PROBLEM REQUIREMENTS: Word for word, write the lines below out again, with no pictures.

(Dataset excerpts)

────────────────

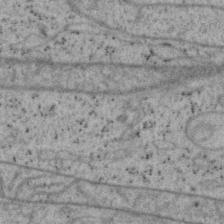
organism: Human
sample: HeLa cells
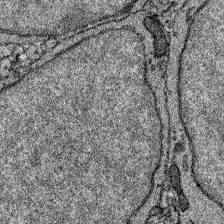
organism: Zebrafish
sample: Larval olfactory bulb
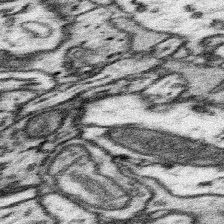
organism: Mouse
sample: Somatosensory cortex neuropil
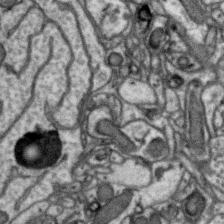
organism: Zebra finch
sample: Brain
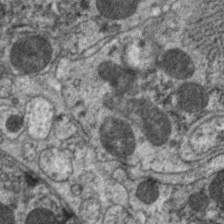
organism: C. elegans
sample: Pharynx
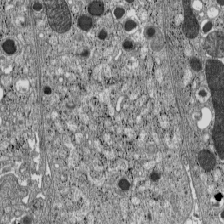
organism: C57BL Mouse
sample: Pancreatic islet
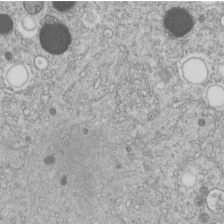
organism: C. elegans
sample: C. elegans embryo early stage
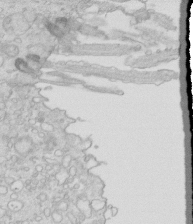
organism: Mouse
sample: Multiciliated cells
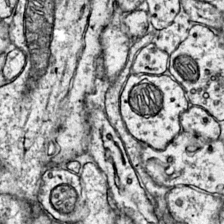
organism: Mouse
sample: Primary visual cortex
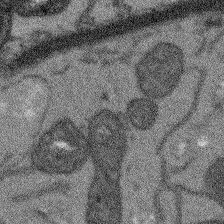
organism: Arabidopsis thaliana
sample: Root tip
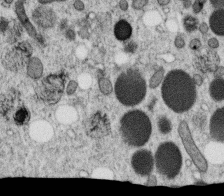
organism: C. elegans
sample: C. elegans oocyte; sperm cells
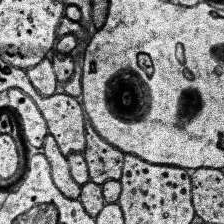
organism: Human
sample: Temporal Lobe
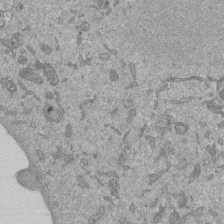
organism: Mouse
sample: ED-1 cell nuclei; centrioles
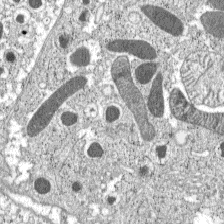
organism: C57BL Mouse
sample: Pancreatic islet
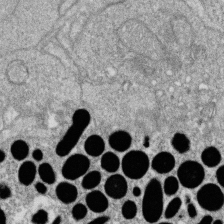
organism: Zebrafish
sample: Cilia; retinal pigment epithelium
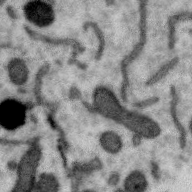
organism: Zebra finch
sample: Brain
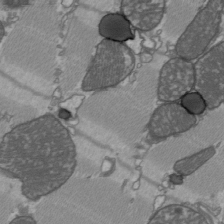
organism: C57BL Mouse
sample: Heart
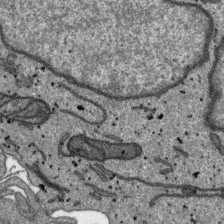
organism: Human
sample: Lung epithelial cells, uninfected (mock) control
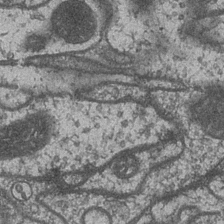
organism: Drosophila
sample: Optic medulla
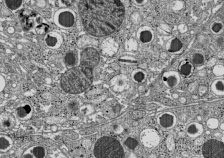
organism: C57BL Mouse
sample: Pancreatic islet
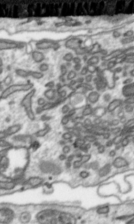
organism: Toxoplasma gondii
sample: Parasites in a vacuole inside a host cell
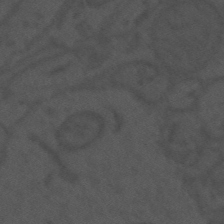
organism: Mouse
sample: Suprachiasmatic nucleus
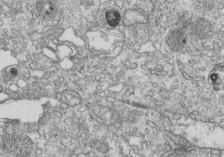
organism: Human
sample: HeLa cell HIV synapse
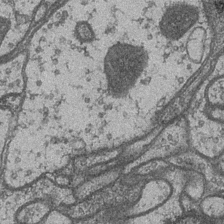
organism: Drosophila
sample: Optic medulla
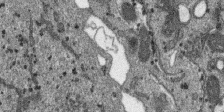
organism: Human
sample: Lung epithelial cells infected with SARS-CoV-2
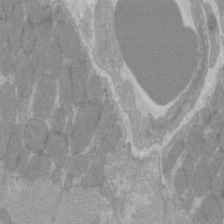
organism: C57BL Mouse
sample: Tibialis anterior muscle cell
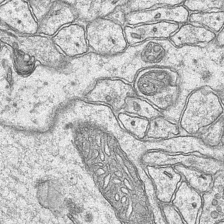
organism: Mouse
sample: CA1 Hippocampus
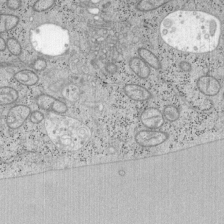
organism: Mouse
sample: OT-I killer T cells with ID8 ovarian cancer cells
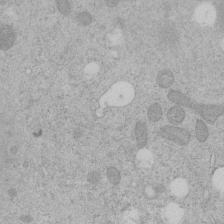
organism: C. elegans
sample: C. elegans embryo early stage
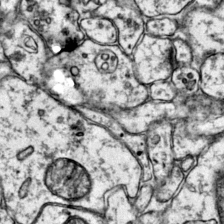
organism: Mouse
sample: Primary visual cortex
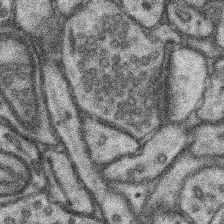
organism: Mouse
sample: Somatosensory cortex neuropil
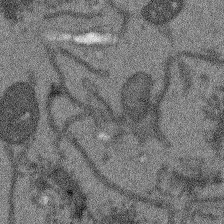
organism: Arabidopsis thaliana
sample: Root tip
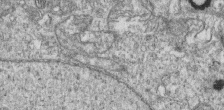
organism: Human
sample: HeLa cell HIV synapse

────────────────

SOLVED EXERCISE:
organism: Human
sample: HeLa cells
organism: Zebrafish
sample: Larval olfactory bulb
organism: Mouse
sample: Somatosensory cortex neuropil
organism: Zebra finch
sample: Brain
organism: C. elegans
sample: Pharynx
organism: C57BL Mouse
sample: Pancreatic islet
organism: C. elegans
sample: C. elegans embryo early stage
organism: Mouse
sample: Multiciliated cells
organism: Mouse
sample: Primary visual cortex
organism: Arabidopsis thaliana
sample: Root tip
organism: C. elegans
sample: C. elegans oocyte; sperm cells
organism: Human
sample: Temporal Lobe
organism: Mouse
sample: ED-1 cell nuclei; centrioles
organism: C57BL Mouse
sample: Pancreatic islet
organism: Zebrafish
sample: Cilia; retinal pigment epithelium
organism: Zebra finch
sample: Brain
organism: C57BL Mouse
sample: Heart
organism: Human
sample: Lung epithelial cells, uninfected (mock) control
organism: Drosophila
sample: Optic medulla
organism: C57BL Mouse
sample: Pancreatic islet
organism: Toxoplasma gondii
sample: Parasites in a vacuole inside a host cell
organism: Mouse
sample: Suprachiasmatic nucleus
organism: Human
sample: HeLa cell HIV synapse
organism: Drosophila
sample: Optic medulla
organism: Human
sample: Lung epithelial cells infected with SARS-CoV-2
organism: C57BL Mouse
sample: Tibialis anterior muscle cell
organism: Mouse
sample: CA1 Hippocampus
organism: Mouse
sample: OT-I killer T cells with ID8 ovarian cancer cells
organism: C. elegans
sample: C. elegans embryo early stage
organism: Mouse
sample: Primary visual cortex
organism: Mouse
sample: Somatosensory cortex neuropil
organism: Arabidopsis thaliana
sample: Root tip
organism: Human
sample: HeLa cell HIV synapse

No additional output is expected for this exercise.